=== Section Start ===

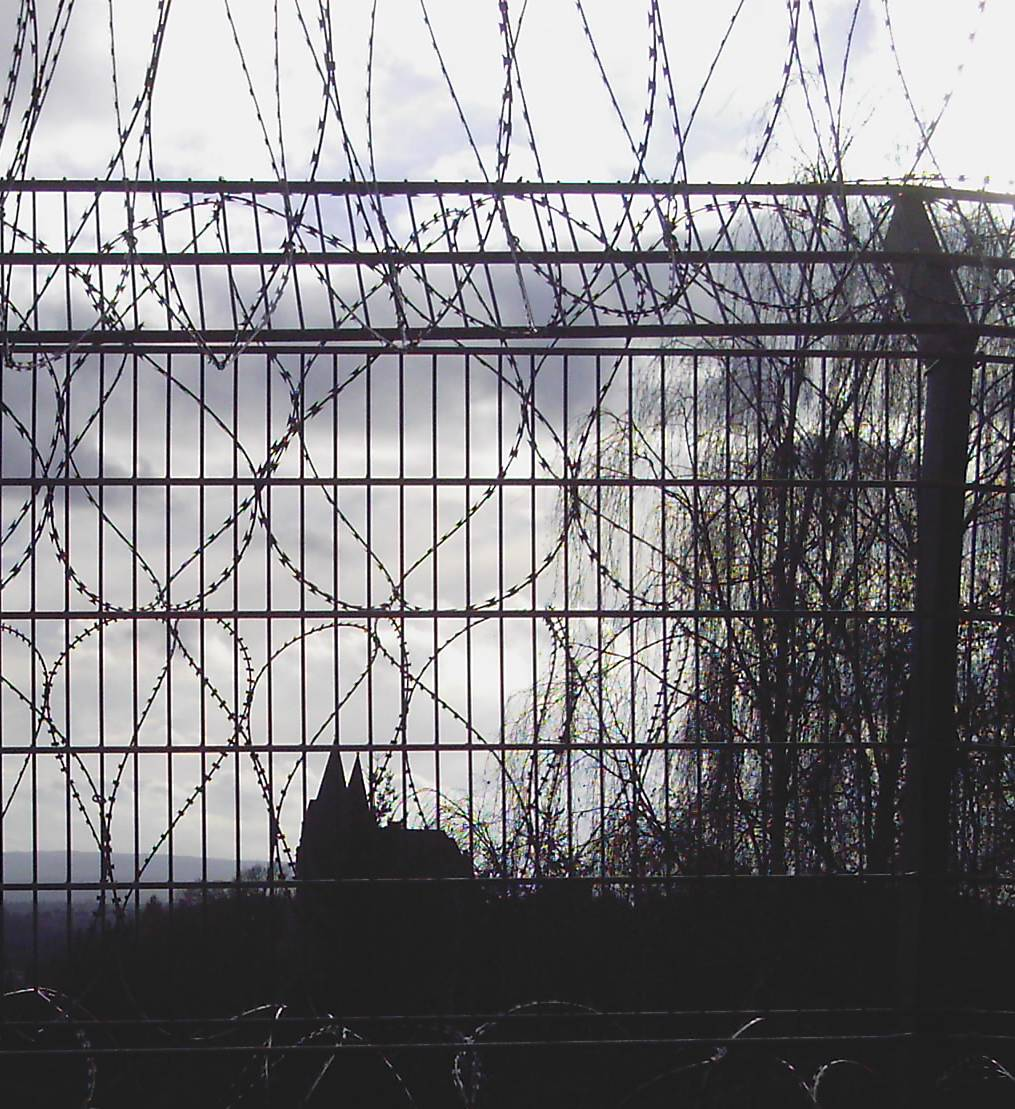 Blick vom Friedhof der Gedenkstätte Hadamar auf das aktuelle Gelände des Psychiatrischen Krankenhauses, im Hintergrund Bischöfliches Konvikt
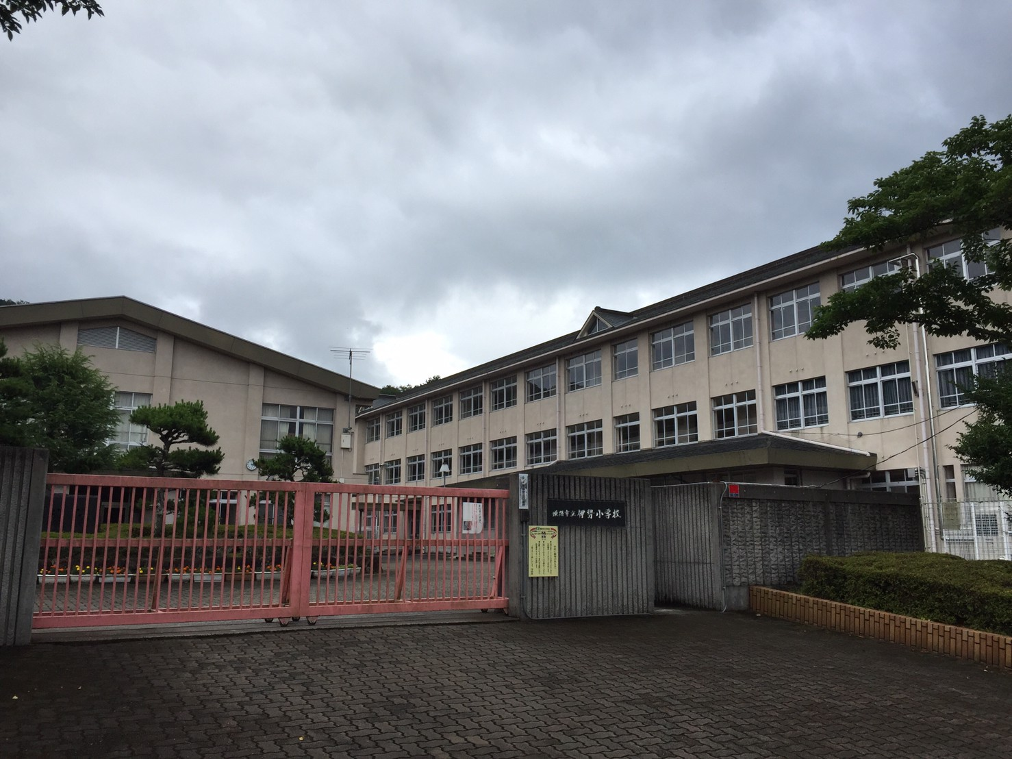 姫路市立伊勢小学校
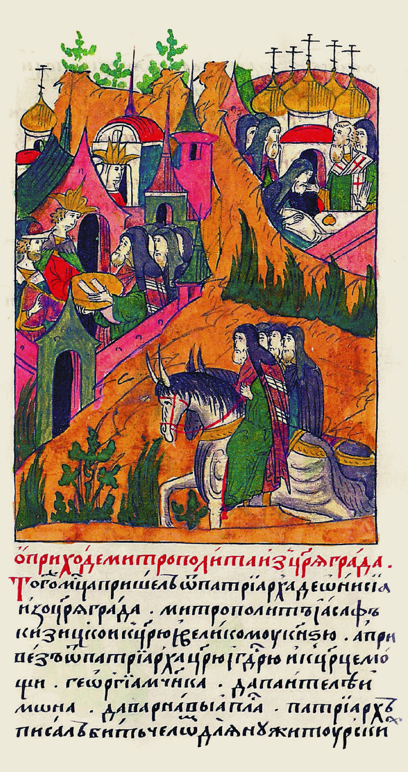 Лицевой летописный свод "О приходе митрополита из Цареграда. В тот же месяц пришел от патриарха Дионисия из Цареграда митрополит Иоасаф кизицкий к царю и великому князю, а привез от патриарха к царю государю и к царице мощи мученика Георгия, да Пантелеймона, да Варнавы апостола. Патриарх прислал бить челом из-за нужды от турков [о милостыни. Да говорил митрополит царю и государю от Дионисия патриарха, что патриарх Дионисий константинопольский, архиепископы и епископы и со всем цареградским собором уложили соборно молить Бога о царе и великом князе Иоанне Васильевиче всея России, как и о прежних благочестивых царях, и руками своими утвердили, что им вовеки поминать и молить Бога о царе Иоанне, а кто не станет молить, тому в отлучении быть]."
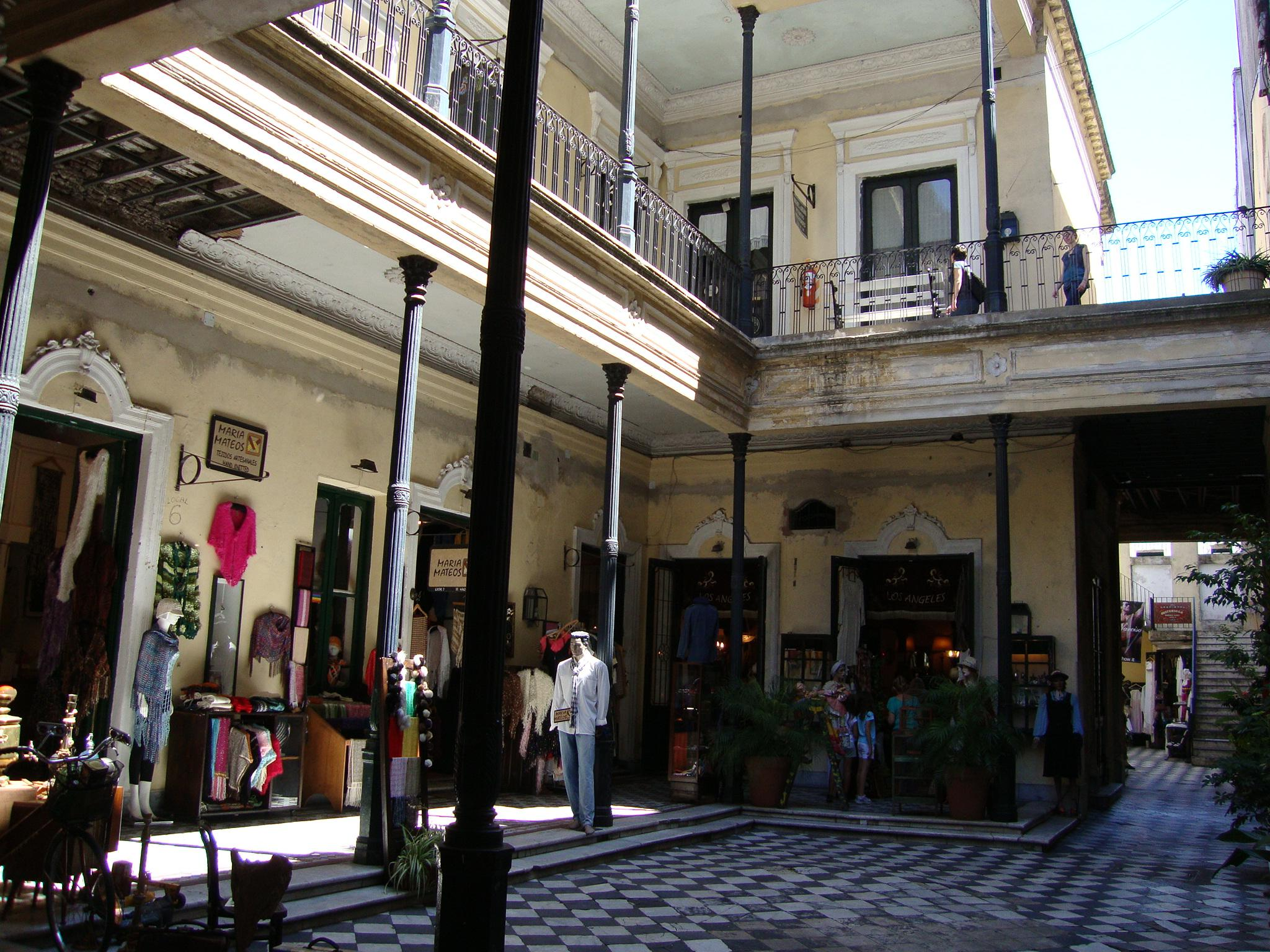 Segundo patio interno de la Casa de la familia Ezeiza, actual galería comercial Pasaje de la Defensa. Calle Defensa nº 1179. Año 1876.
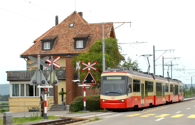 Forchbahn Be 4/6 op 26 mei 2007 aan de Alten Forchstrasse te Küsnacht
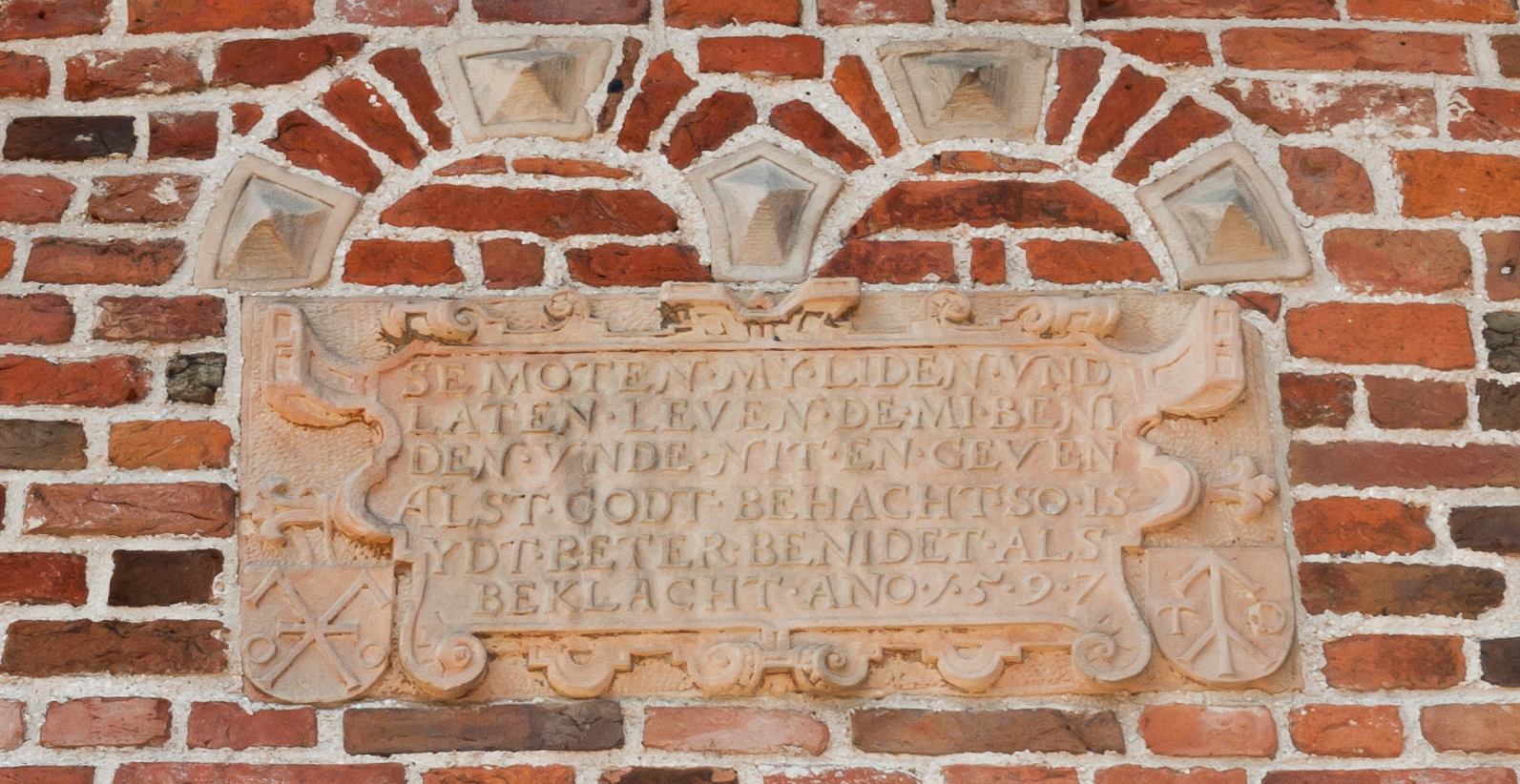 Spruchplatte über dem Eingangsportal des Rentmeisterhauses in Uttum (Krummhörn)
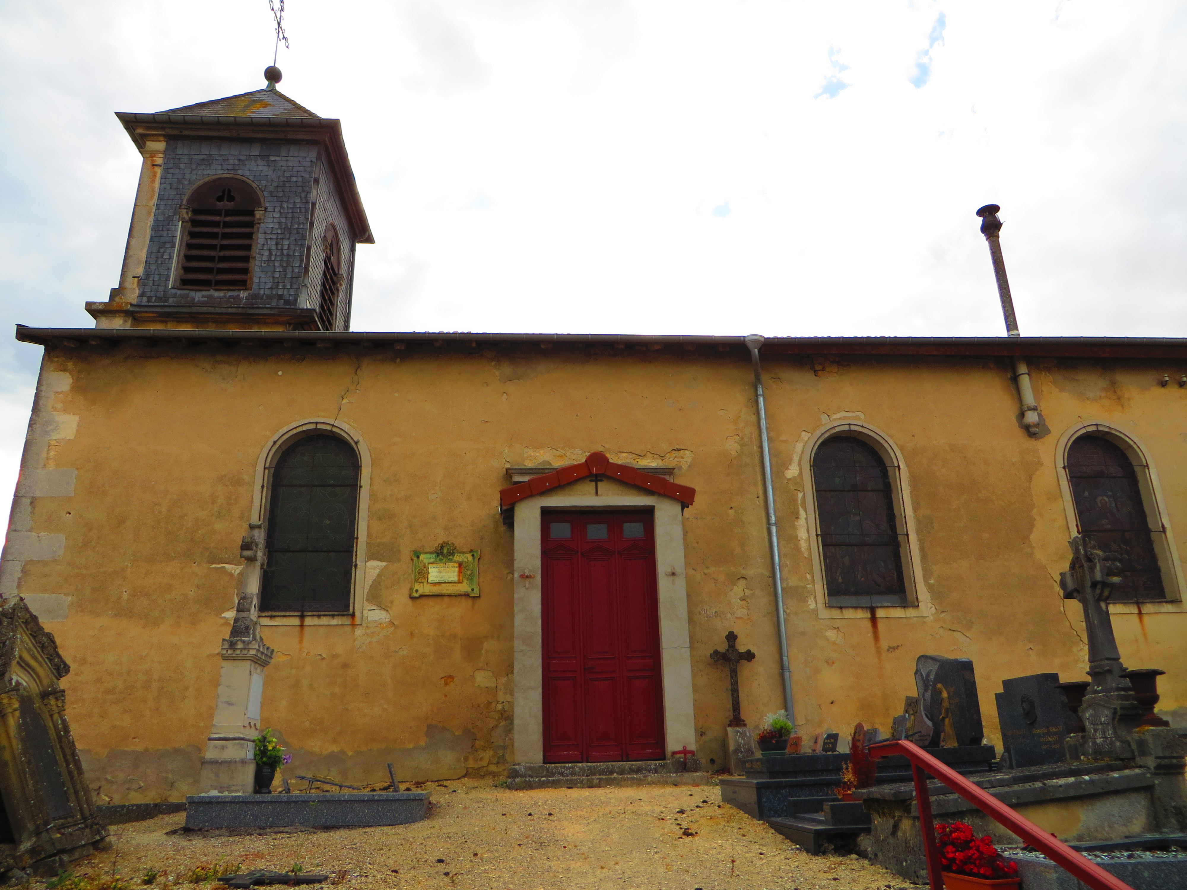 Avillers-Sainte-Croix L'église Sainte-Croix

=== Section End ===

WHAT YOU HAVE TO DO
Leave out the pictures and output everything else in the records exactly.

OUTPUT FOR THIS EXERCISE
 Blick vom Friedhof der Gedenkstätte Hadamar auf das aktuelle Gelände des Psychiatrischen Krankenhauses, im Hintergrund Bischöfliches Konvikt
 姫路市立伊勢小学校
 Лицевой летописный свод "О приходе митрополита из Цареграда. В тот же месяц пришел от патриарха Дионисия из Цареграда митрополит Иоасаф кизицкий к царю и великому князю, а привез от патриарха к царю государю и к царице мощи мученика Георгия, да Пантелеймона, да Варнавы апостола. Патриарх прислал бить челом из-за нужды от турков [о милостыни. Да говорил митрополит царю и государю от Дионисия патриарха, что патриарх Дионисий константинопольский, архиепископы и епископы и со всем цареградским собором уложили соборно молить Бога о царе и великом князе Иоанне Васильевиче всея России, как и о прежних благочестивых царях, и руками своими утвердили, что им вовеки поминать и молить Бога о царе Иоанне, а кто не станет молить, тому в отлучении быть]."
 Segundo patio interno de la Casa de la familia Ezeiza, actual galería comercial Pasaje de la Defensa. Calle Defensa nº 1179. Año 1876.
 Forchbahn Be 4/6 op 26 mei 2007 aan de Alten Forchstrasse te Küsnacht
 Spruchplatte über dem Eingangsportal des Rentmeisterhauses in Uttum (Krummhörn)
 Avillers-Sainte-Croix L'église Sainte-Croix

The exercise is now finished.